Météo extrêmeAu Kenya, après une grave sécheresse, l’eau a tout balayé
Les récentes pluies torrentielles qui se sont abattues sur le pays d’Afrique de l’Est ont fait plus de 70 morts et des milliers de sans-abri.
Plusieurs jours après avoir vu sa maison submergée par les inondations dans l’est du Kenya, Fatuma Hassan Gumo est retournée sur place pour récupérer ce qui pouvait encore l’être dans les eaux boueuses: à peine quelques ustensiles de cuisine. «L’eau a tout détruit», constate Fatuma, bouleversée. «Ma vie est très dure en cet instant.»
Une crue soudaine de la rivière Tana, dans le comté de Garissa, frontalier de la Somalie, n’a laissé d’autre choix à la vendeuse de fruits de 42 ans et aux onze membres de sa famille que d’abandonner leur maison de boue séchée et de tôle ondulée pour se réfugier sur une portion de terrain épargnée par les eaux.
Fatuma et les siens font partie des milliers de sans-abri après les récentes pluies torrentielles qui se sont abattues sur le pays d’Afrique de l’Est et ont fait plus de 70 morts. La Corne de l’Afrique ne s’était pas encore relevée d’une sécheresse dévastatrice lorsqu’elle a été balayée par des pluies diluviennes liées au phénomène météorologique El Niño, qui ont provoqué d’importantes inondations, au Kenya, en Somalie et en Éthiopie notamment.
Quand manger devient un luxe
Dans un camp de déplacés installé en urgence dans le centre de Garissa, Mwana Juma Hassan se tient à côté de sa tente blanche, découragée. «Manger ici est devenu un luxe. Nous ne savons pas quand nous aurons notre prochain repas», se lamente-t-elle. Pour la quatrième fois en moins de 10 ans, les inondations ont forcé cette veuve de 37 ans à quitter sa maison.
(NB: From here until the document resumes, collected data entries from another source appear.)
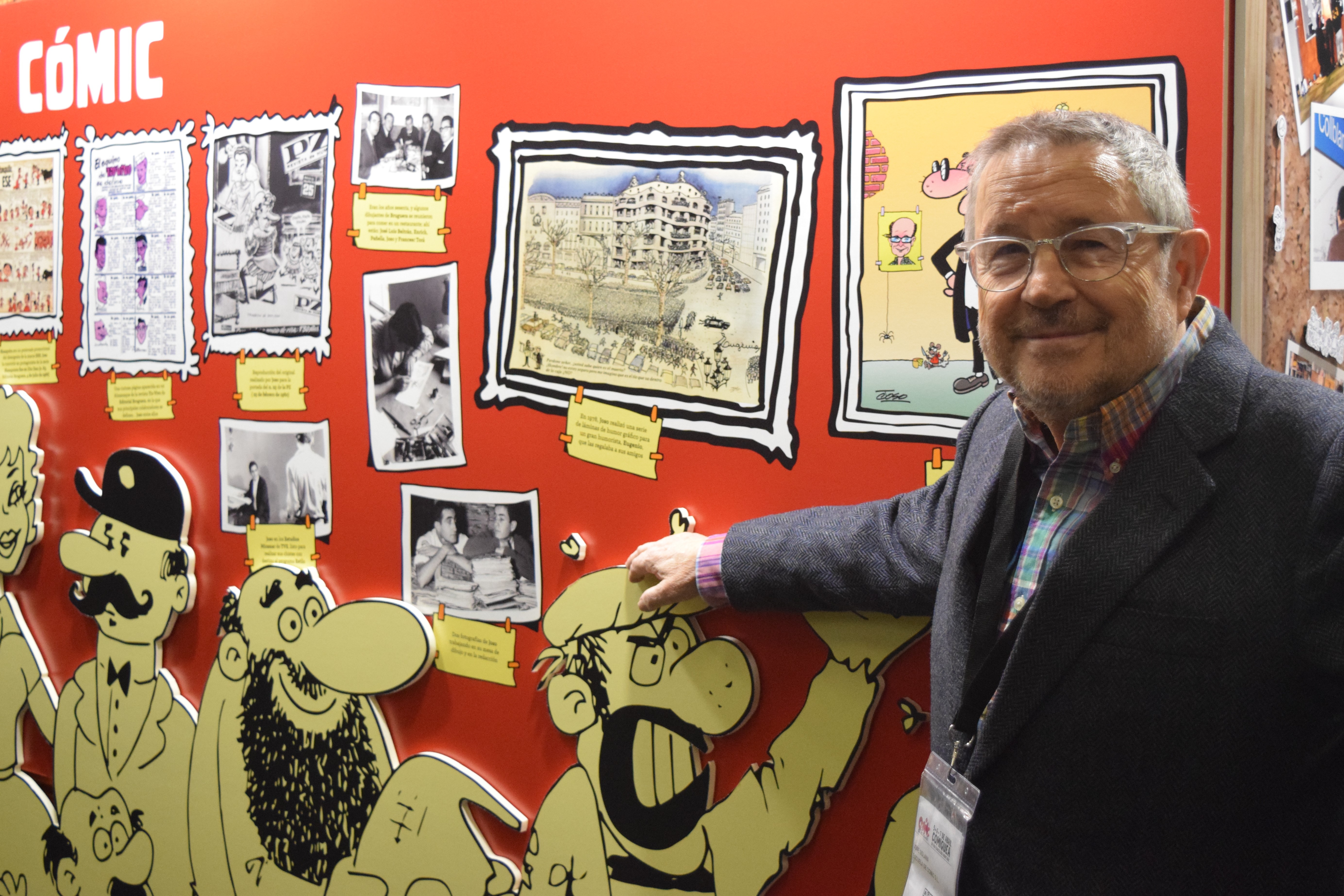 Josep Solana "Joso" mostra l'exposició dedicada a ell: Exposició "Joso, The expo". Exposició en homenatge al 80è aniversari de l'humorista gràfic Josep Solana, conegut per Joso. 37 Comic Barcelona, 2019.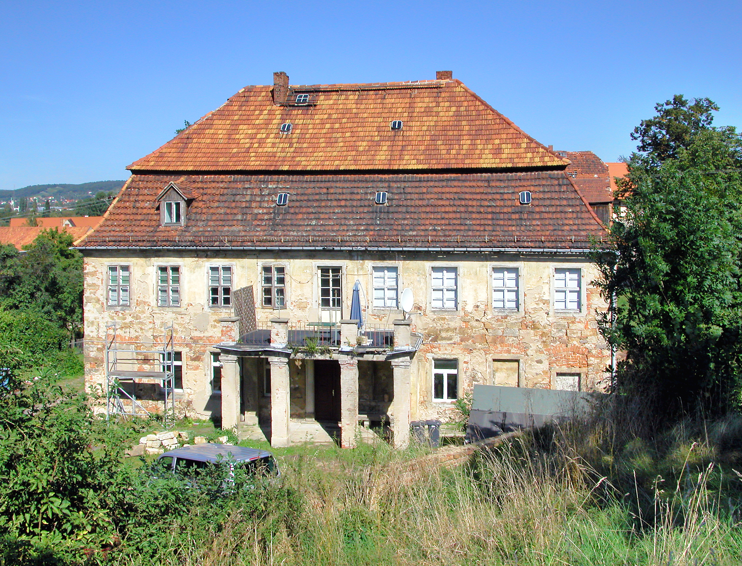 06.09.2007 01665 Wildberg zu Gauernitz (Klipphausen): Herrenhaus (1747) von Süden. [DSCN29380.TIF]20070906325DR.JPG(c)Blobelt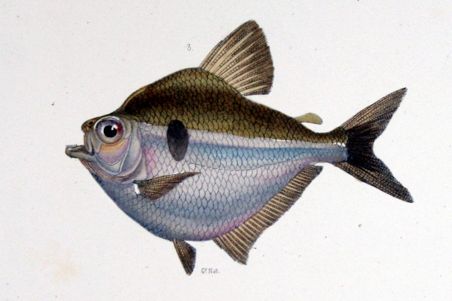 Tetragonopterus orbicularis Cuv. Val. = Brachychalcinus orbicularis (Valenciennes, 1850)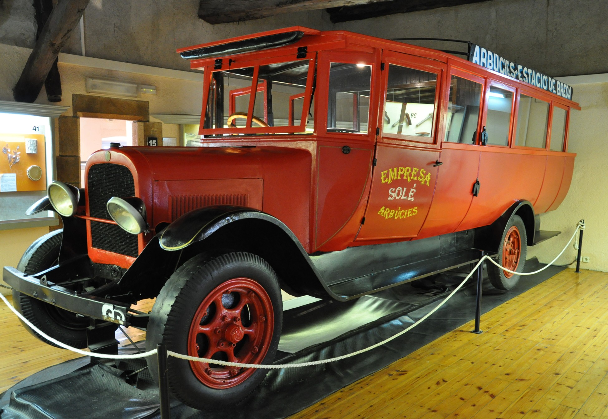 Museu etnològic del Montseny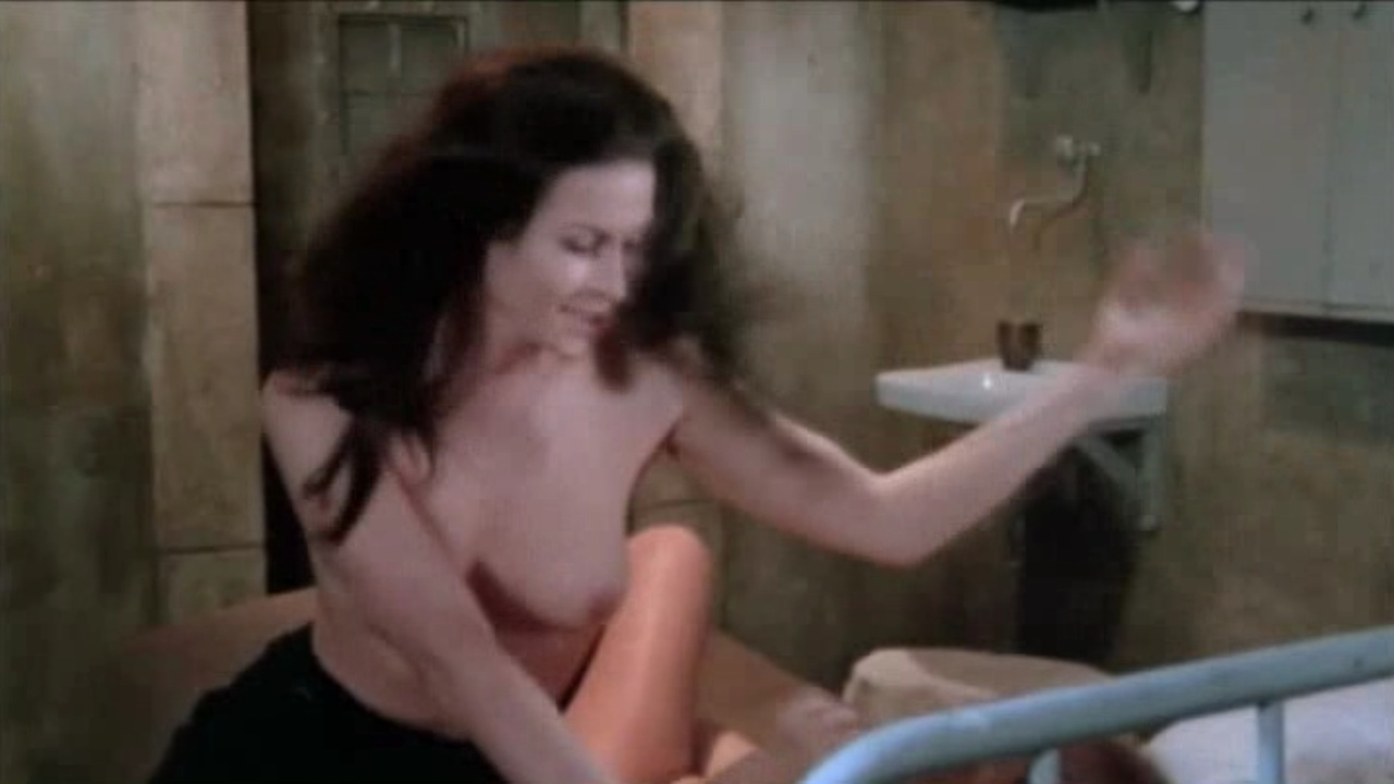 Olga Bisera en un fotograma del film Diario segreto da un carcere femminile, dirigido por Rino Di Silvestro en 1973.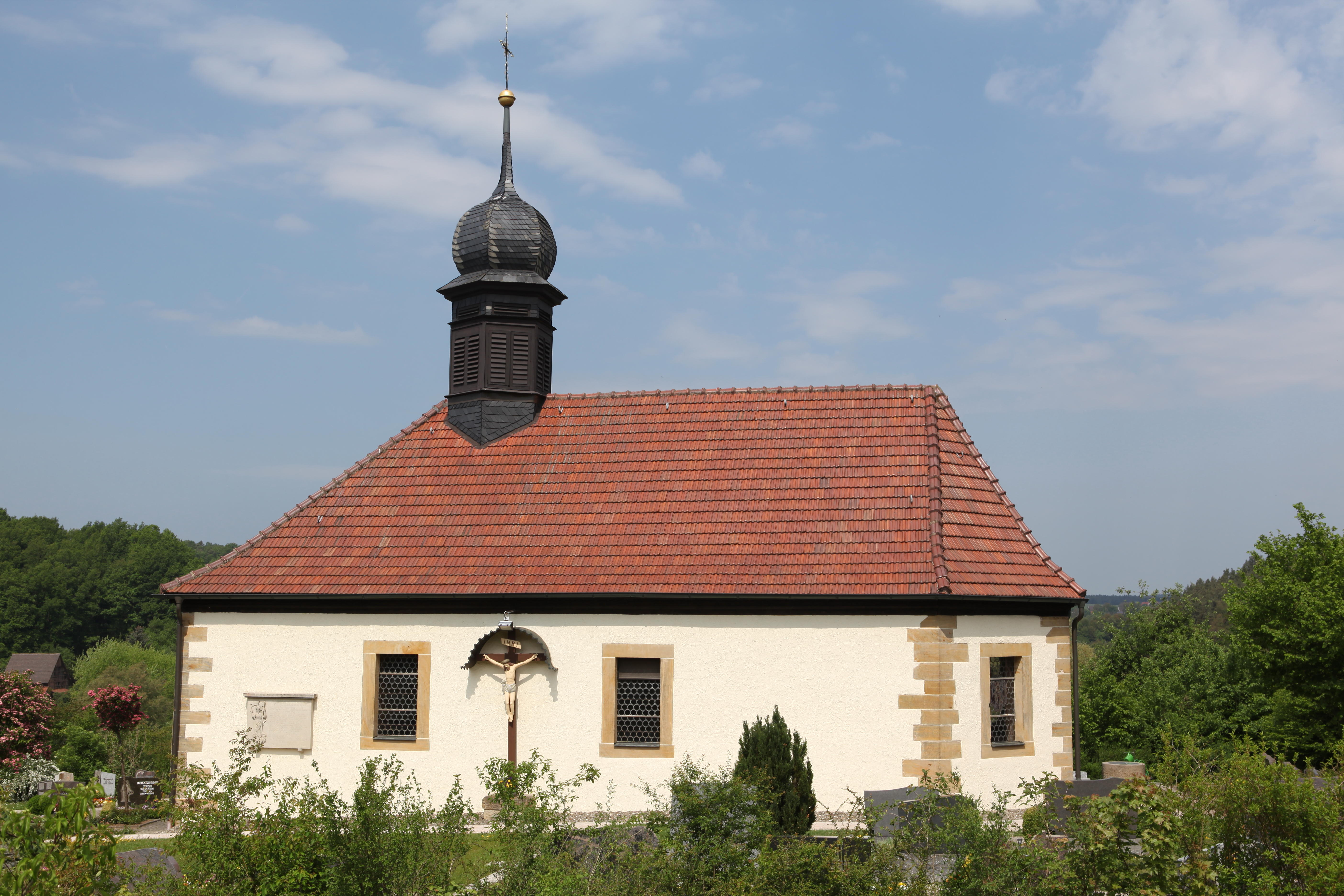 Katholische Filialkirche Mater dolorosa (Mariä Schmerzen), Altenhof, Landkreis Coburg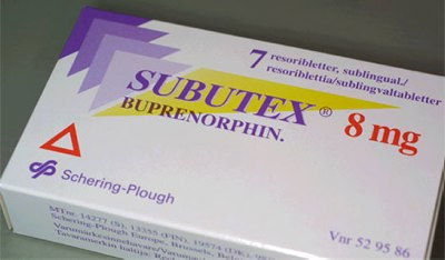 Subutex 8 mg -pakkaus.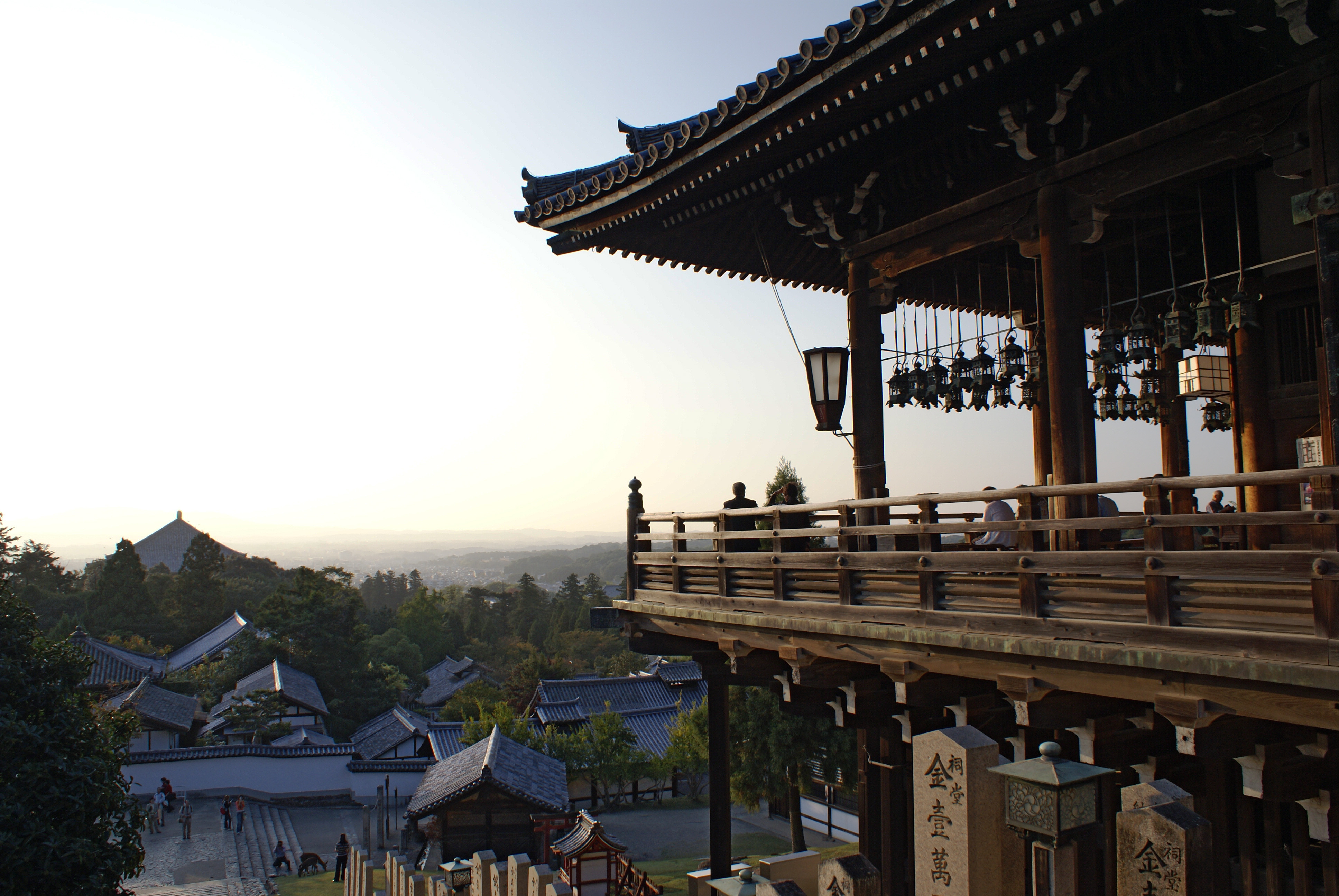 Tōdai-ji in Nara, Nara, Japan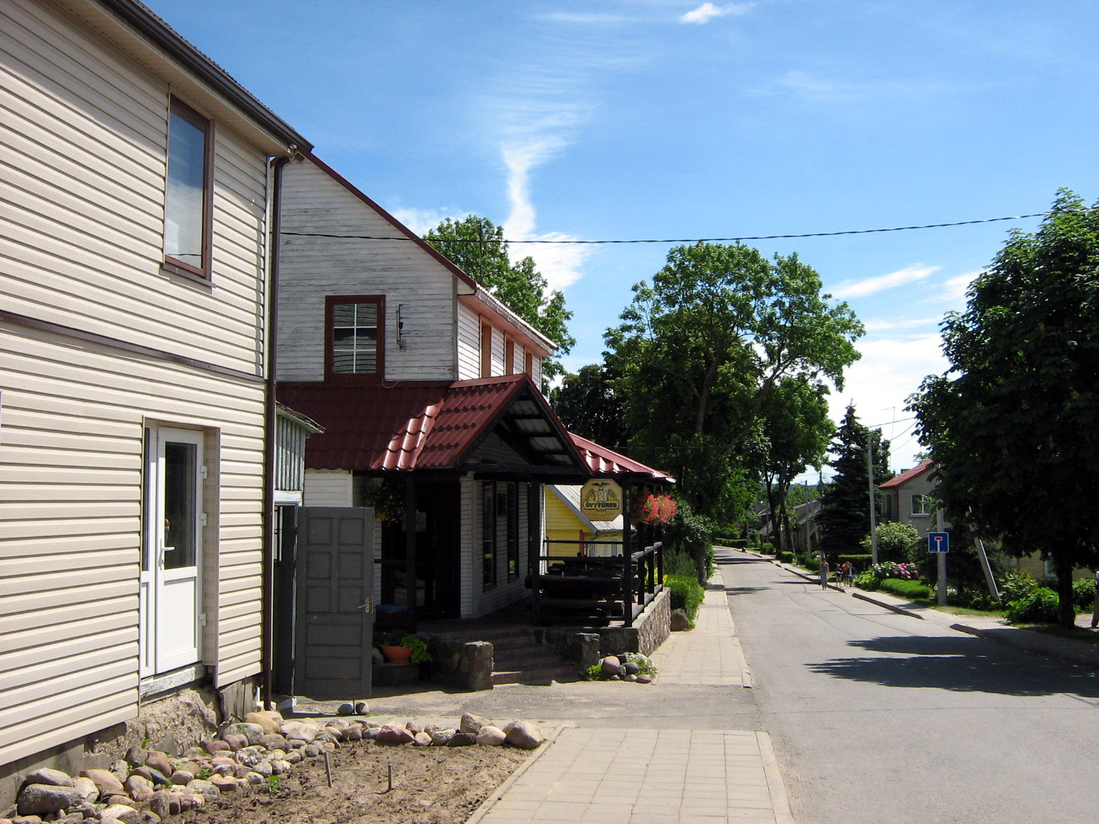 Plateliai Foto: Algirdas, 2007-06-15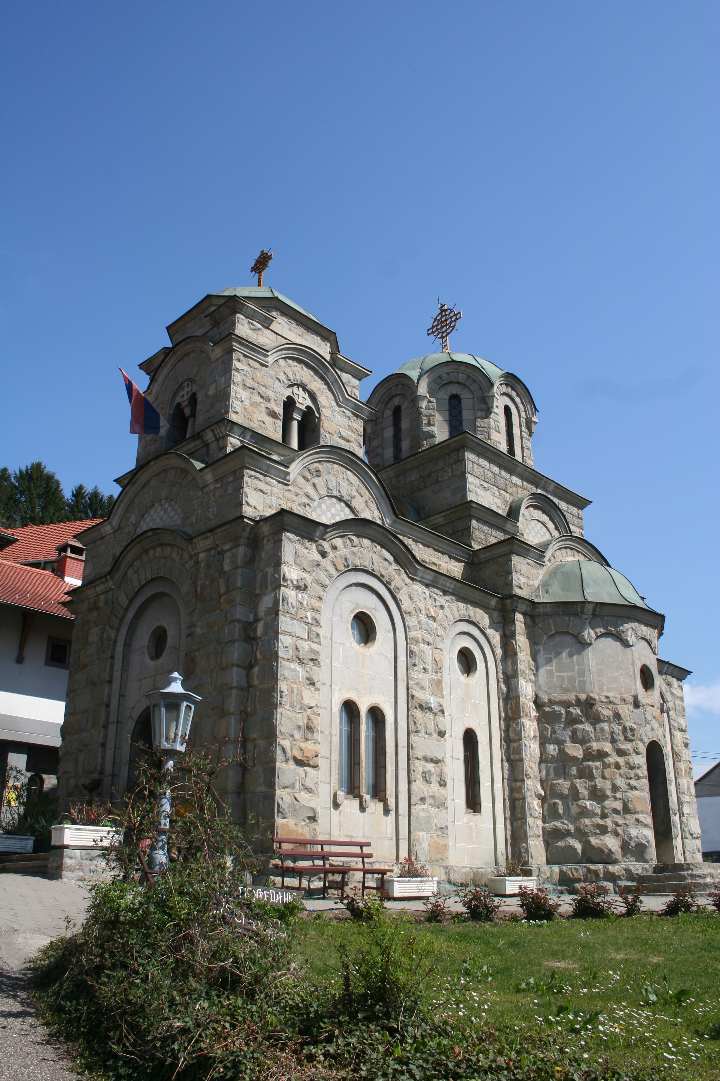 Crkva Preobraženja Gospodnjeg, Ljubovija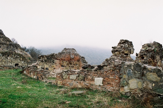 დმანისის ნაქალაქარი

Et les dernières précipitations ont ravagé son champ de pastèques, sa seule source de revenus.
Sur place, quelque 500 sinistrés ont passé quatre nuits à tenter de dormir sous une pluie incessante et dans des vêtements détrempés, avant que la Croix-Rouge kényane ne fournisse des tentes, explique Amina Duke Gabuku, tisserande de 60 ans. «Comment un kilo de riz peut nourrir sept enfants?» lance-t-elle à propos des distributions de nourriture.
Les inondations ont frappé le comté de Garissa alors que ses quelque 800’000 habitants dépendaient déjà beaucoup de l’aide humanitaire pour se nourrir. Quatorze camps y ont été mis sur pied en deux semaines, qui abritent plus de 7000 personnes. Selon Mohamed Dubow, directeur des réponses d’urgence pour le comté, la situation pourrait devenir «hors de contrôle» si les pluies continuent dans les deux ou trois prochains jours.
Une crise de la faim
Dans le camp, Abubakar Maliyu Jillo, un fermier de 49 ans, dit redouter une crise de longue haleine qui l’empêcherait de subvenir aux besoins de ses quatre femmes et douze enfants. «C’est une crise de la faim», résume-t-il, expliquant avoir perdu dans les dernières intempéries un investissement de 300’000 shillings (env. 1720 francs) dans son exploitation.
Agences humanitaires et défenseurs de l’environnement appellent depuis des années à donner plus pour aider les pays en voie de développement à faire face aux conséquences dramatiques du changement climatique, auquel ils contribuent pourtant le moins à l’échelle de la planète.
«Ce cercle vicieux rend quasiment impossible pour ces communautés de maintenir les progrès économiques qu’ils ont pu enregistrer», assure Kunow Sheikh Abdi, directeur pour le Kenya de l’ONG américaine Mercy Corps. Le responsable du comté de Garissa, Mohammed Dubow, renchérit: «Nous sommes confrontés à deux périls, jour et nuit. Soit c’est la sécheresse, soit ce sont les inondations.»